# Whre can I find the wooden trim?



## rssarma (Aug 8, 2005)

My car was broken into a couple of weeks back and my stereo was stolen, in the process the wooden trim around the stereo was damaged. I was wondering if anyone knew where I could find this part. The dealership is pretty expensive so something aftermarket would be nice. If any of you guys know about any online stores, ebay auctions etc. where I could find tis trim, please let me know.
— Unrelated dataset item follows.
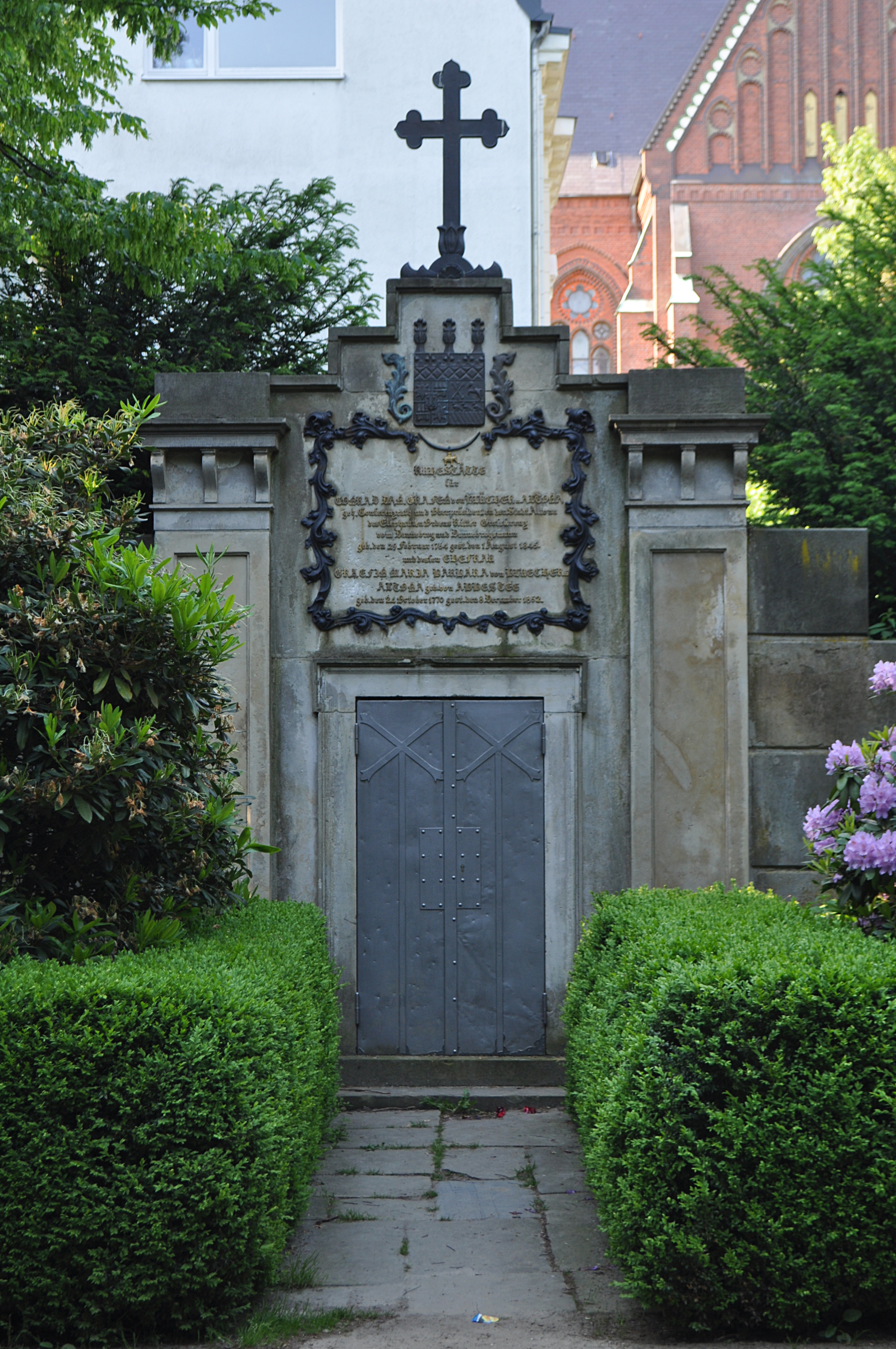 Mausoleum von Blücher auf dem ehemaligen Friedhof Norderreihe in Hamburg-Altona-Altstadt. This is a photograph of an architectural monument.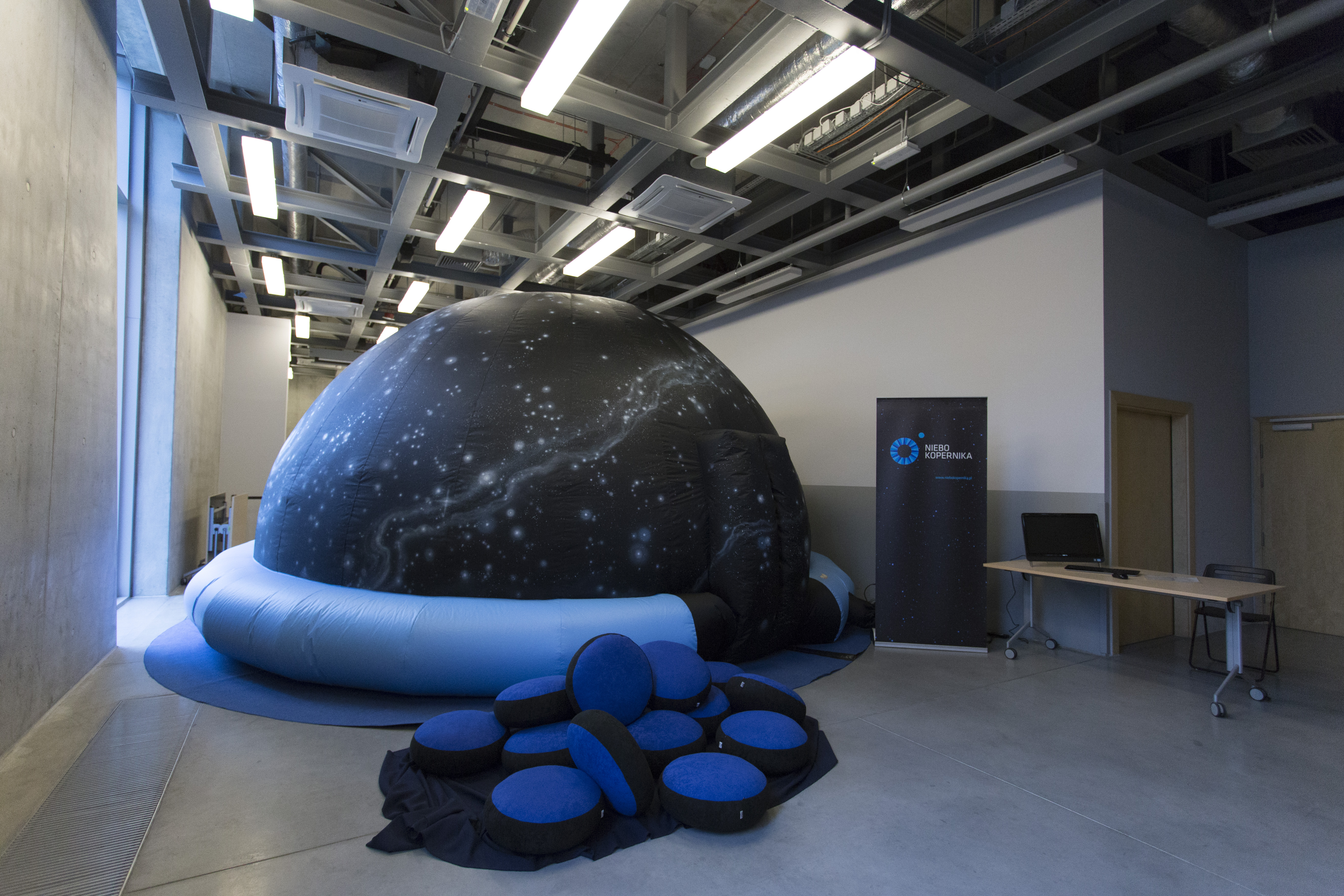 Kopuła mobilnego planetarium, jeżdżącego tzw. Planetobusem w ramach projektu Nauka dla Ciebie, koordynowanego przez Centrum Nauki Kopernik w Warszawie.

Any help is appreciated, thanks in advance.


----------



## Asleep (Jan 19, 2003)

classifieds maybe?


----------



## rssarma (Aug 8, 2005)

Anything online? I don't even know what the official name for the part is, is there any way I can find out?


----------



## Asleep (Jan 19, 2003)

i found some stuff while on ebay last night. http://cgi.ebay.com/ebaymotors/93-9...tegoryZ33705QQihZ007QQitemZ170006088147QQrdZ1


----------



## rssarma (Aug 8, 2005)

Wow, that IS what I need, except that one's for the 93 Altims, however I have emailed the seller hopefully he might know where I can find this. Thanks for your help AsleepAltima, really appreciate it.


----------



## Asleep (Jan 19, 2003)

no problem. anything to help.


----------